Adaptive assignments and activities are capable of giving some pick-me-ups to students who need review or confidence and challenges to those on the verge of boredom. But that’s just the beginning: we’re on the edge of being able to learn which examples are the most powerful at solidifying a concept, of which review materials can help save a student from a poor performance or just checking out altogether, of which metacognitive questions a system might ask a student to help them course-correct before they make the same mistake over and over.
Adaptive assignments right now do a very good job of providing challenges and confidence-boosters where needed and of using students’ time that much more wisely, but the future is even brighter as activities learn to adapt to supplement education, engage students in ways that reinforce their knowledge, and so much more.

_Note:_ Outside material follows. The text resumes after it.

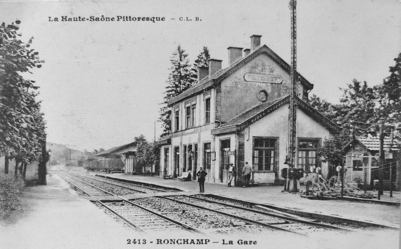 Le bâtiment voyageurs de la gare de Ronchamp au début des années 1900.

So all in all, mainstream education got a lot of Online Ed 1.0 in 2020–21, just trying to replicate the in-person experience with technology. We’re in Online Ed 2.0 on our way to 3.0 right now in many cases, but not quite across the board. But the tools are in development to not just lean into what’s great about online education today but to really make it everything that it could be. And note that with everything I wrote above the aim isn’t to replace in-person education but largely just to enhance it; we also saw the last few years how critical it is for so many learners to meet in person, have those informal interactions, and engage in the full scholastic experience. So the online education of the future isn’t “all online” but instead a way to highly leverage what technology can do so well with all the things that traditional learning is so good at. The future is hybrid (even though that is a term that also got some rough connotations in 2020, too).